**What you need to do**: Below are some records. Write out exactly their lines from the one with "Filunki-yhtye Kirjasto 10:n stagella" through the one with "Художественно-мемориальный музей Леопольда", and leave the pictures behind.

**Entries shown**:
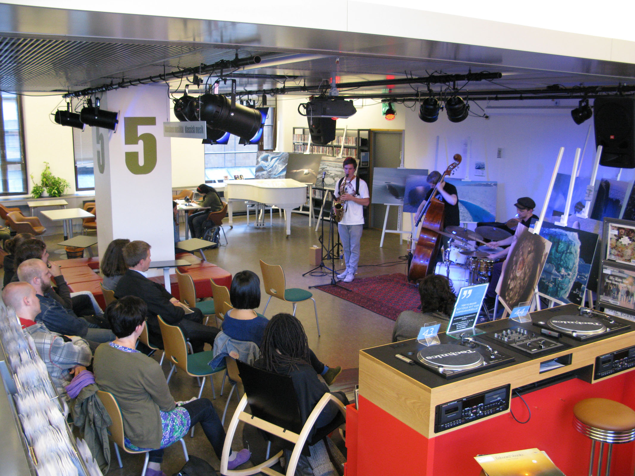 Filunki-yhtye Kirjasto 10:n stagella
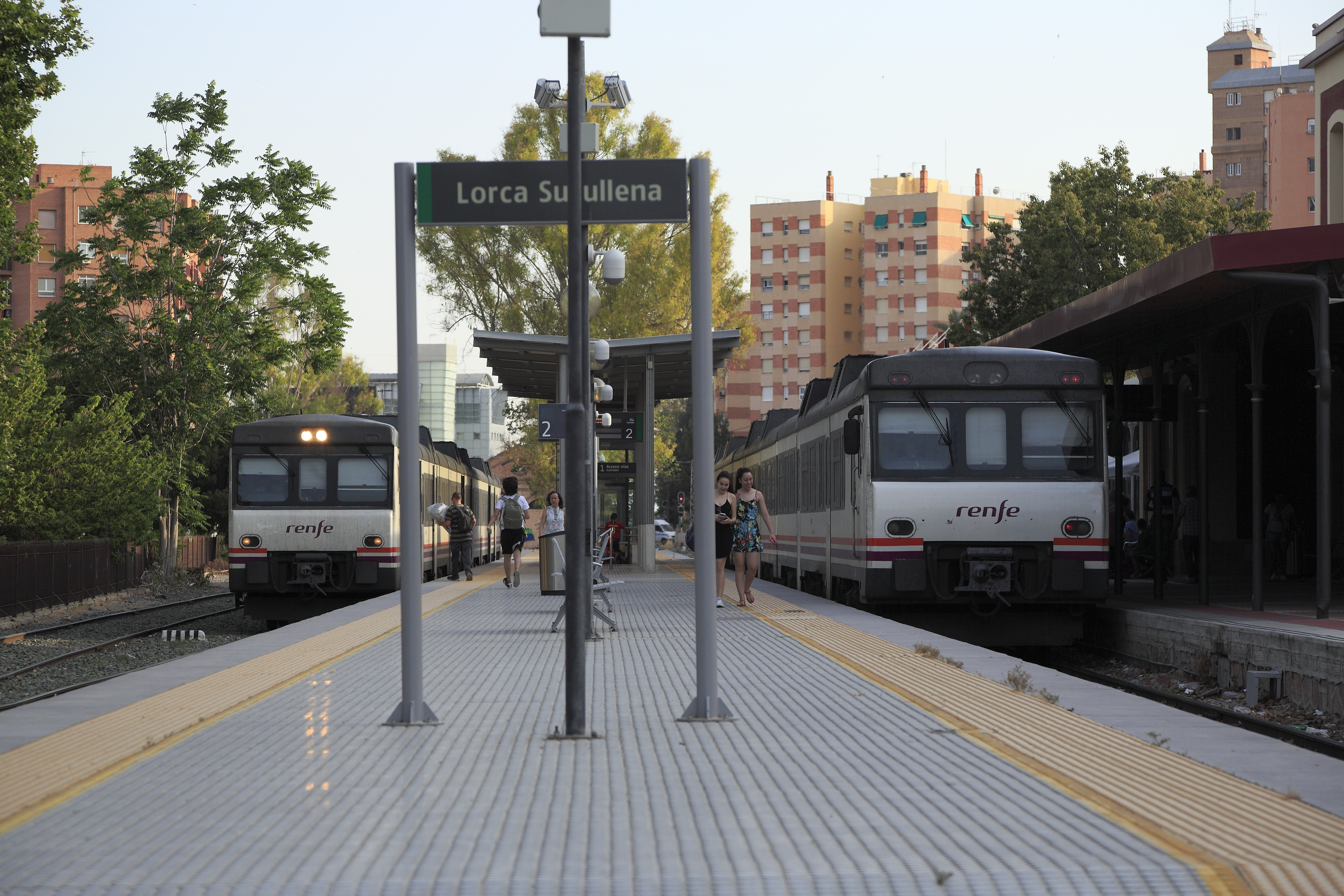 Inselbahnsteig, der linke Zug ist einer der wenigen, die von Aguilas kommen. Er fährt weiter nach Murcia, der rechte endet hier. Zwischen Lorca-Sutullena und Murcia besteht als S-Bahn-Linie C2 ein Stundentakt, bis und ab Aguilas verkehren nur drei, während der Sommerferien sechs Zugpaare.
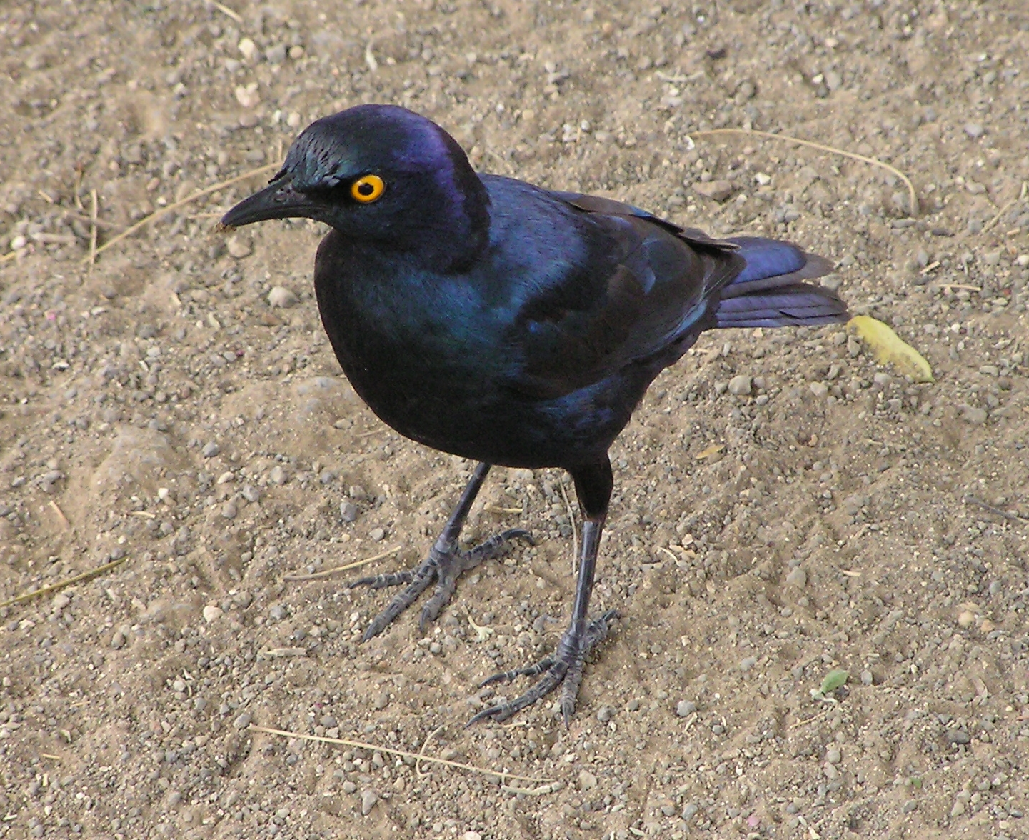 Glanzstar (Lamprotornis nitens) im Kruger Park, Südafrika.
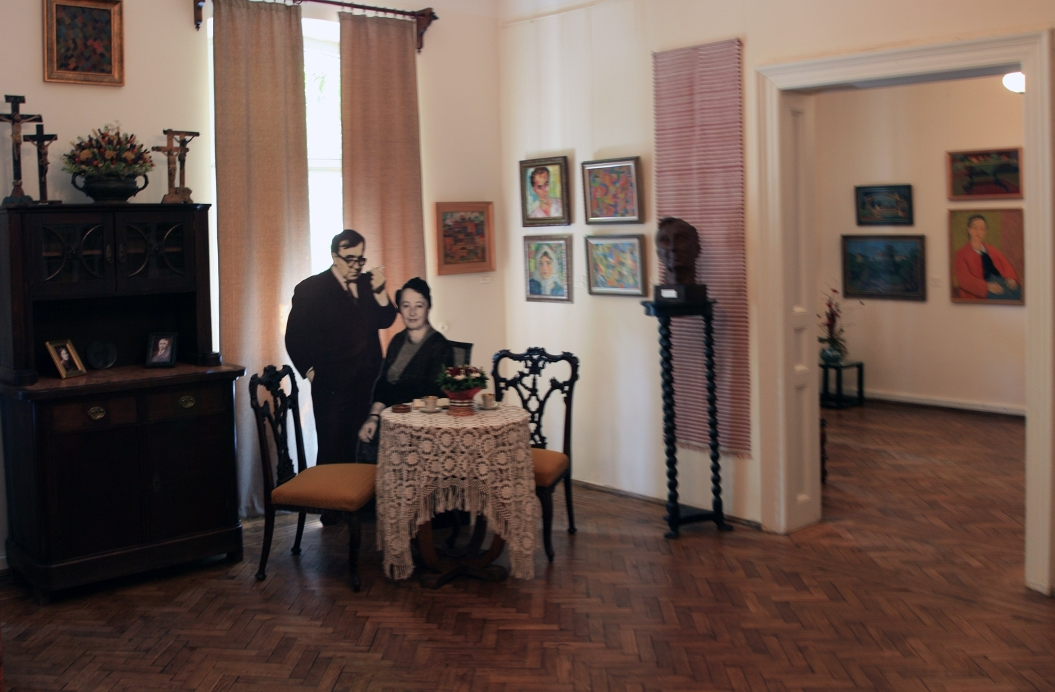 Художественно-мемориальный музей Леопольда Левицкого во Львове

...

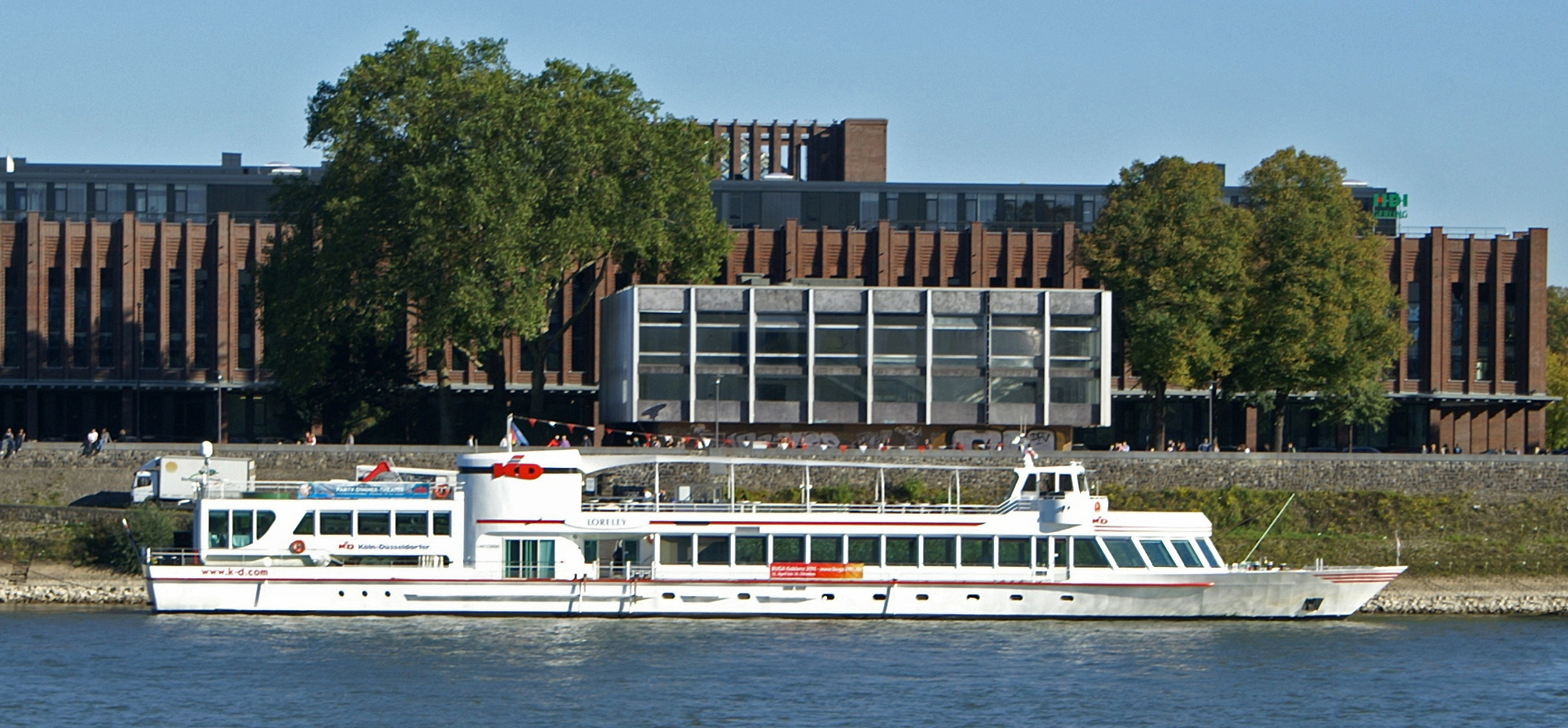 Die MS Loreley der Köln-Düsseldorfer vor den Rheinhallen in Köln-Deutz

---

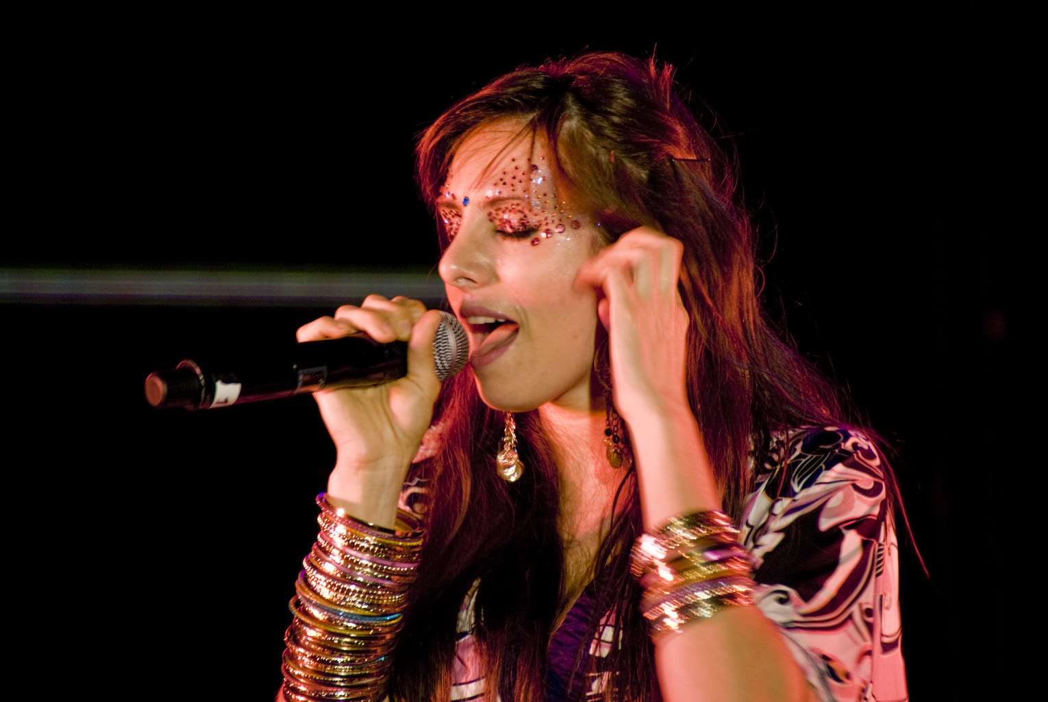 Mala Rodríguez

**Exercise result**:
 Filunki-yhtye Kirjasto 10:n stagella
 Inselbahnsteig, der linke Zug ist einer der wenigen, die von Aguilas kommen. Er fährt weiter nach Murcia, der rechte endet hier. Zwischen Lorca-Sutullena und Murcia besteht als S-Bahn-Linie C2 ein Stundentakt, bis und ab Aguilas verkehren nur drei, während der Sommerferien sechs Zugpaare.
 Glanzstar (Lamprotornis nitens) im Kruger Park, Südafrika.
 Художественно-мемориальный музей Леопольда Левицкого во Львове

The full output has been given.